The company’s Windsor plant will handle the complete manufacturing process, from loading the capsule dose into the pods to final packaging and shipping, to supply American firm EKOCUPS (in its largest order to date), and Ottawa-based Bridgehead Coffee.
“It reflects our ability to attract major players in the coffee industry,” said NEXE Innovations president and director Ash Guglani.
“We are poised to scale rapidly and be a leader in the shift to sustainable solutions by focusing on partnerships with larger coffee companies.”
NEXE Innovations, which transplanted its production operations from Surrey, B.C., to the former JD Norman plant in Windsor in 2022, has the capacity to produce a half-billion pods annually.
The company currently has almost 20 employees, but Guglani said its workforce is growing.
“We’re anticipating, with the way everything is going in Windsor and with the other uses of our technology, that the plant will get a second shift in the coming months,” Guglani said. “We hired some people recently.”
The decision to locate operations in Windsor has turned out to be a winning bet, he told the Star.

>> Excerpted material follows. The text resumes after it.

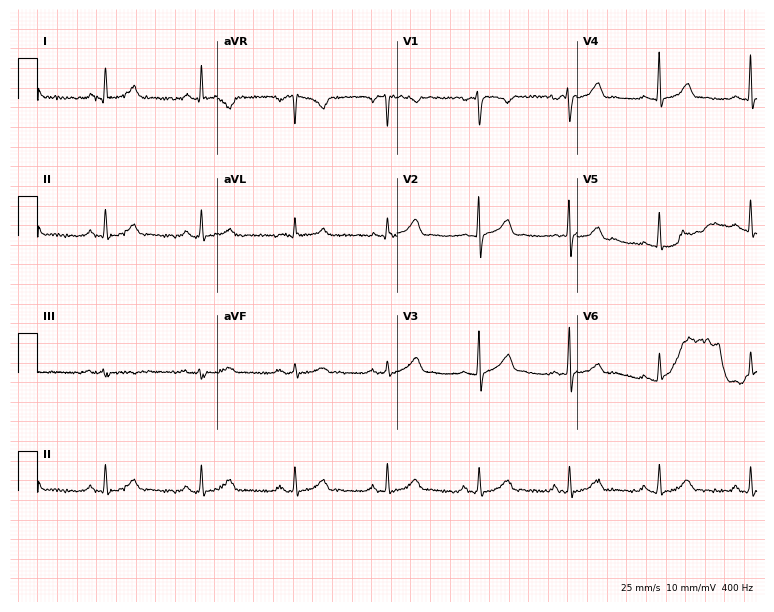
Resting 12-lead electrocardiogram (7.3-second recording at 400 Hz). Patient: a 40-year-old man. Read as a normal ECG.

“We actually thought we were de-risking in going to Windsor,” Guglani said. “It has a skilled labour force, lots of automation companies and it’s close to the U.S. market where 80 per cent of single-use pods are sold.
“It has been a massive win for us.”
Guglani said access to automation, tool and die and mould-making firms is vital to the company’s grander vision of being completely vertically integrated to control all aspects of its supply chain and production and in diversifying its product offerings.
“NEXE Innovations is actually an innovative materials company,” Guglani said. “Sustainable coffee pods have been a challenge, but it’s just one of the products we can make with our proprietary resin. We plan to go beyond coffee pods.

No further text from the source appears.